GUCCİ ARIA KAMPANYASININ GERİSİNDEKİ YARATICI ONTOLOJİ HAKKINDA BİLMENİZ GEREKENLER
Gucci, viral gösterisinin akabinde yeni Aria kampanyasını yayınladı. Alessandro Michele’in yaratıcı direktörlüğüyle Mert & Marcus tarafından fotoğraflanan kampanya, koleksiyonların ilham kaynağı The Savoy’un izini sürüyor.
Gucci Aria, öbür bir moda koleksiyon repertuarından daha fazlası, tıpkı vakitte hayatı derinden tartışan bir kampanya. Her şey Savoy’da başladı. Guccio Gucci gençliğinde asansörcü olarak çalıştı ve orada gözlemlediği sofistike ve kozmopolit konuklardan ilham aldı. Gucci Konutu’nu bulmaya devam etti ve gerisi tarihe karıştı. Fakat 100. yılında, Gucci köklerine, her şeyin başladığı yere geri döndü. Savoy, çağdaş manzaraların gerisindeki yaratıcı güç olarak eros’un devrimci ve sevinçli ivmesini yakalayan Gucci Aria kampanya senografisinin ilham kaynağı olarak kutlanıyor. Alessandro Michele’in yönettiği kampanya, ‘Arzunun Ontolojisi’ne daha derin bir bakışla tiyatrodan diğer bir şey değil.

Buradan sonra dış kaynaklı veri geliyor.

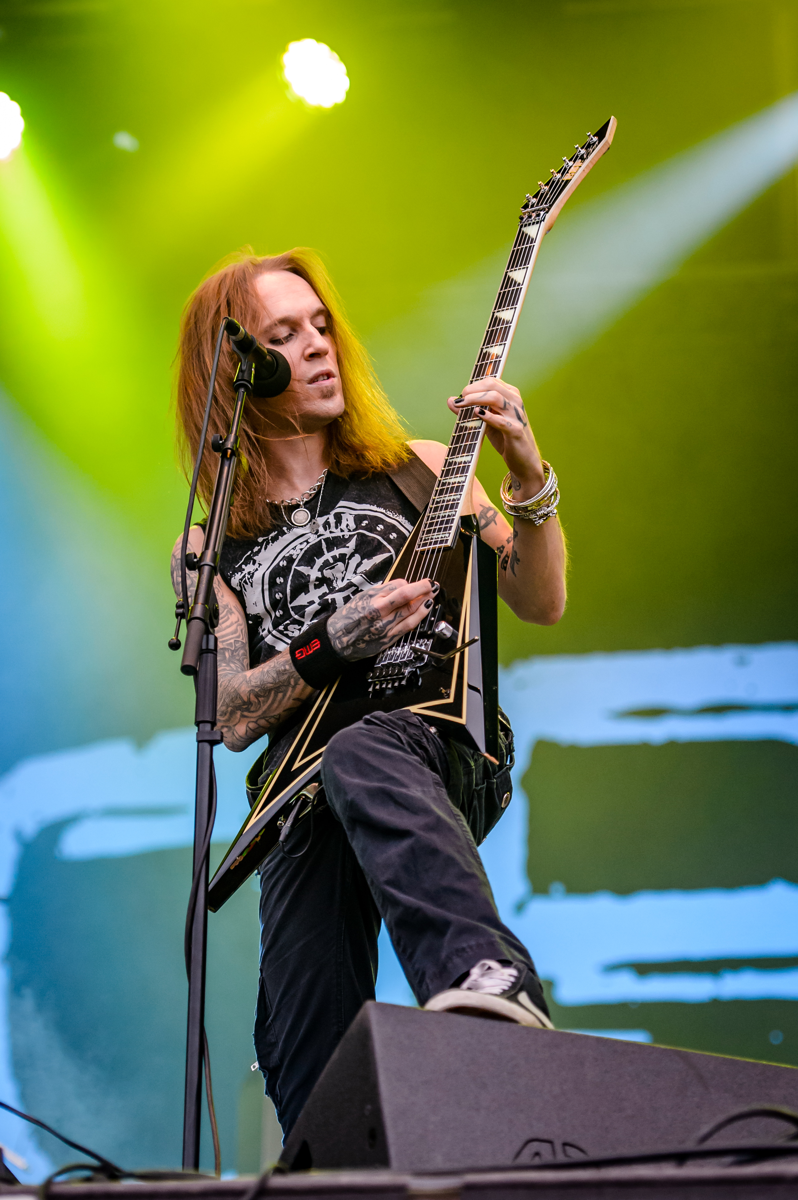 'RockHarz Open Air 2016; Ballenstedt': 'Children of Bodom'

Dokunduğumuz, hissettiğimiz ve bildiğimiz her şeyin tanımladığı bir dünyada, Gucci 100. yıl dönümü için öbür bir podyum görünümünden daha fazlasını sunuyor. Gucci Aria kampanyası tam da bunu ve çok daha fazlasını kapsıyor – yalnızca düşünülecek kadar yiyecek bırakıyor.

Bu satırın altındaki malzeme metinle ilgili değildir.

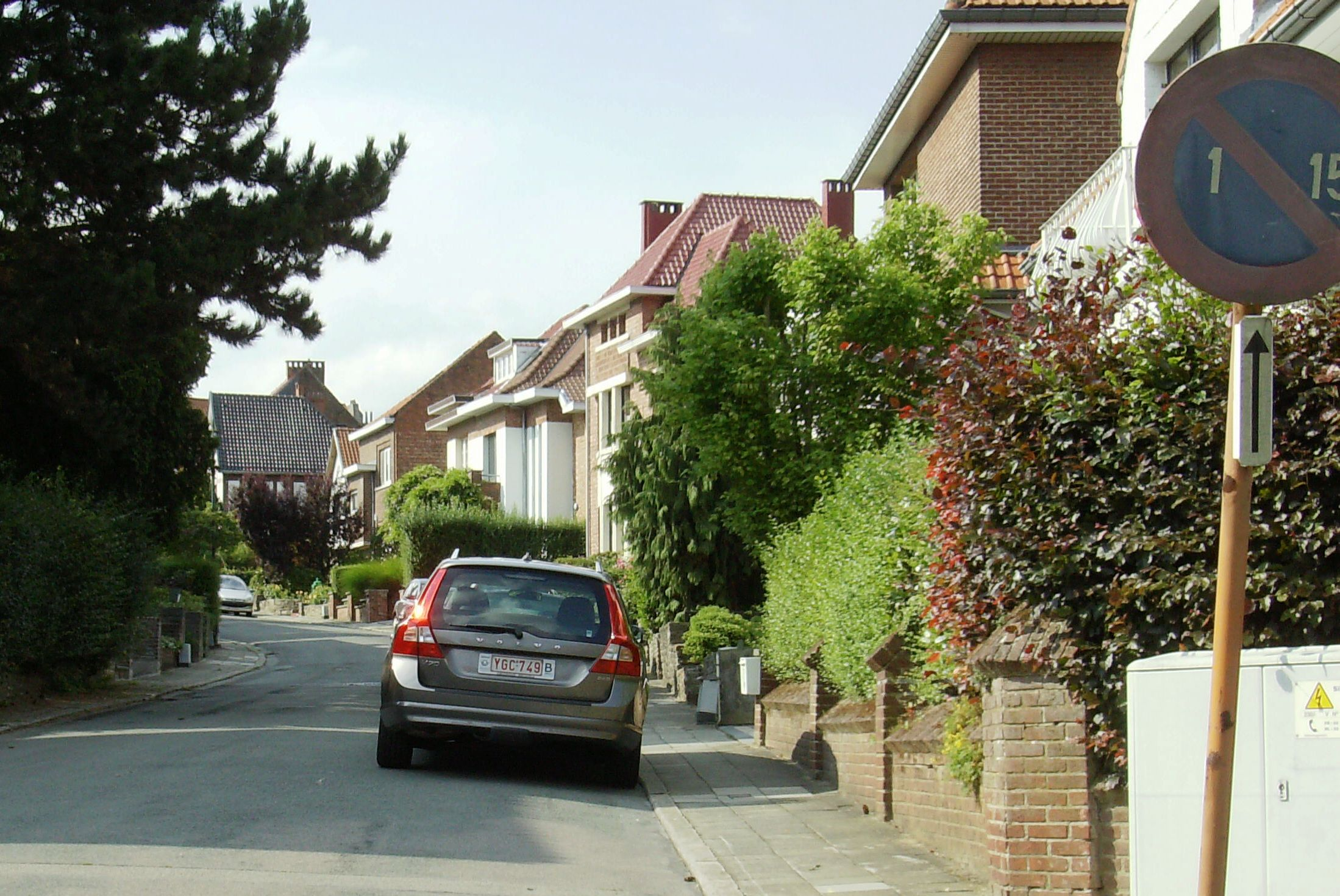 avenue des Passereaux Auderghem Belgium

Her görünümün ardında zihin ve vücudu birbirine bağlayan, altını çizen bir estetik vardır. Kampanya boyunca – daha çok retorik bir anlatıda – tezahür eden dileğin incelenmesidir. ‘Arzunun Ontolojisi’ beş kısma ayrılmıştır; Androjini, Eros, Beden, Giysiler ve İdeoloji.
İSTEĞİN ONTOLOJİSİ
1.ANDROJİNİ
Androjini, insanlığın androjen bir yaratıktan, kayıp bir yarıyı aramak için umutsuzca dolaşan birine evriminden bahsediyor. Eros’ta isteğin özüdür – her birimizi kayıp bir birliği tekrar kurmaya zorlayan hayati dürtü. Dürtüsel bir mıknatıs olan dilek, kimliğin, cinsiyetin, yönelimin, tercihlerin, uygulamaların ve beğeninin ötesine geçen tekrar kompozisyonlardan oluşan birleştirici bir sanat oluşturur; erotizm, beden ve aşk nüanslarıyla dokunmuştur.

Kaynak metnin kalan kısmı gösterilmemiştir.